§ EXERCISE DETAILS
Quote, word for word, the line containing "sample: Pharynx" and all lines that follow it to the end of the records, with no pictures.

--- PROVIDED MATERIAL ---

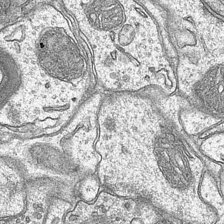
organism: Mouse
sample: CA1 Hippocampus
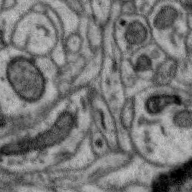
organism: Zebra finch
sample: Brain
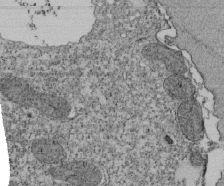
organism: Tetrahymena
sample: Cilia in tetrahymena
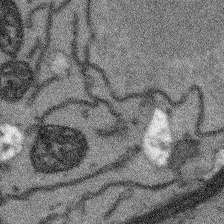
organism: Arabidopsis thaliana
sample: Root tip
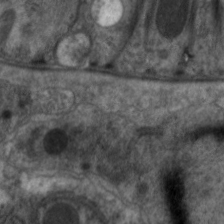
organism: C. elegans
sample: Pharynx
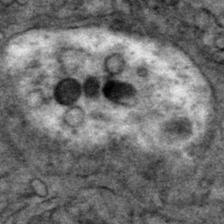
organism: Mouse
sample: Mouse hepatocytes
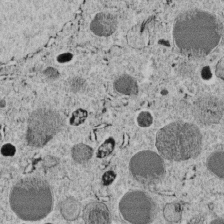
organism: C. elegans
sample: C. elegans embryo early stage
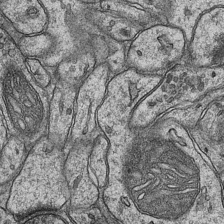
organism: Mouse
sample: CA1 Hippocampus
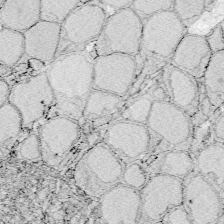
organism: Zebrafish
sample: Whole-Brain
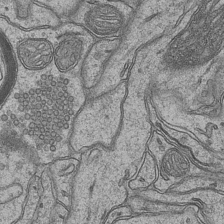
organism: Mouse
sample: CA1 Hippocampus
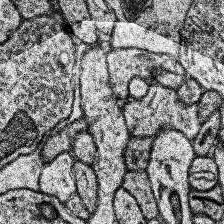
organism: Human
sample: Temporal Lobe
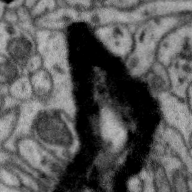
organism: Zebra finch
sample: Brain
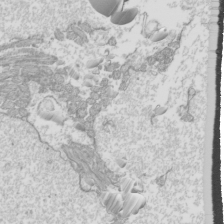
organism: Mouse
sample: Cilia; mouse epididymis
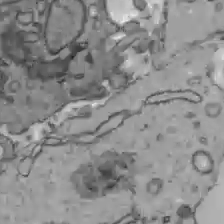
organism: C57BL Mouse
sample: Liver
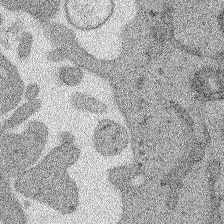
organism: Human
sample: HeLa cells
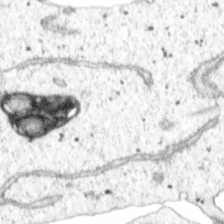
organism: Human
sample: HeLa cells
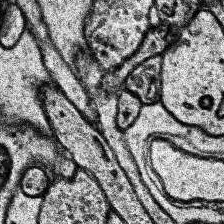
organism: Human
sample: Temporal Lobe
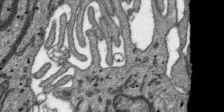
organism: Human
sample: Lung epithelial cells, uninfected (mock) control
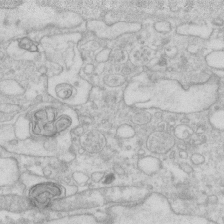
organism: Human
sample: Fibroblast cells
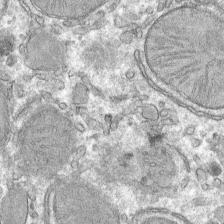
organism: Mouse
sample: Mouse hepatocytes
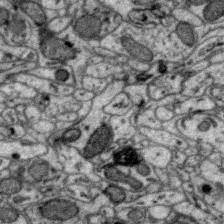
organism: Zebra finch
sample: Brain
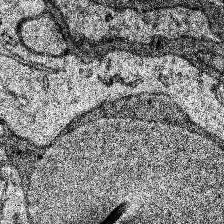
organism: Human
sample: Temporal Lobe
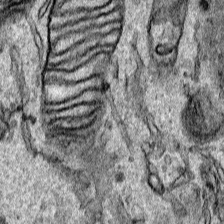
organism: Human
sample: Mitochondria in HCT116 cells
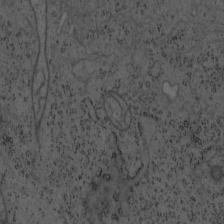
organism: Mouse
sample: OT-I killer T cells with ID8 ovarian cancer cells
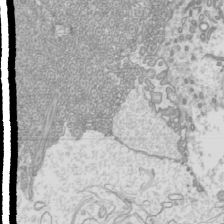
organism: Mouse
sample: Cilia; mouse epididymis
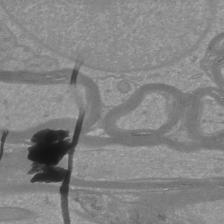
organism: Mouse
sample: Cortical neurons
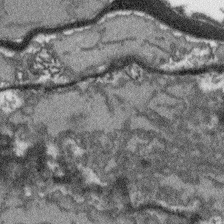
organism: Arabidopsis thaliana
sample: Root tip
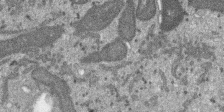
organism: Human
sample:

---

§ OUTPUT OF THE EXERCISE
sample: Pharynx
organism: Mouse
sample: Mouse hepatocytes
organism: C. elegans
sample: C. elegans embryo early stage
organism: Mouse
sample: CA1 Hippocampus
organism: Zebrafish
sample: Whole-Brain
organism: Mouse
sample: CA1 Hippocampus
organism: Human
sample: Temporal Lobe
organism: Zebra finch
sample: Brain
organism: Mouse
sample: Cilia; mouse epididymis
organism: C57BL Mouse
sample: Liver
organism: Human
sample: HeLa cells
organism: Human
sample: HeLa cells
organism: Human
sample: Temporal Lobe
organism: Human
sample: Lung epithelial cells, uninfected (mock) control
organism: Human
sample: Fibroblast cells
organism: Mouse
sample: Mouse hepatocytes
organism: Zebra finch
sample: Brain
organism: Human
sample: Temporal Lobe
organism: Human
sample: Mitochondria in HCT116 cells
organism: Mouse
sample: OT-I killer T cells with ID8 ovarian cancer cells
organism: Mouse
sample: Cilia; mouse epididymis
organism: Mouse
sample: Cortical neurons
organism: Arabidopsis thaliana
sample: Root tip
organism: Human
sample:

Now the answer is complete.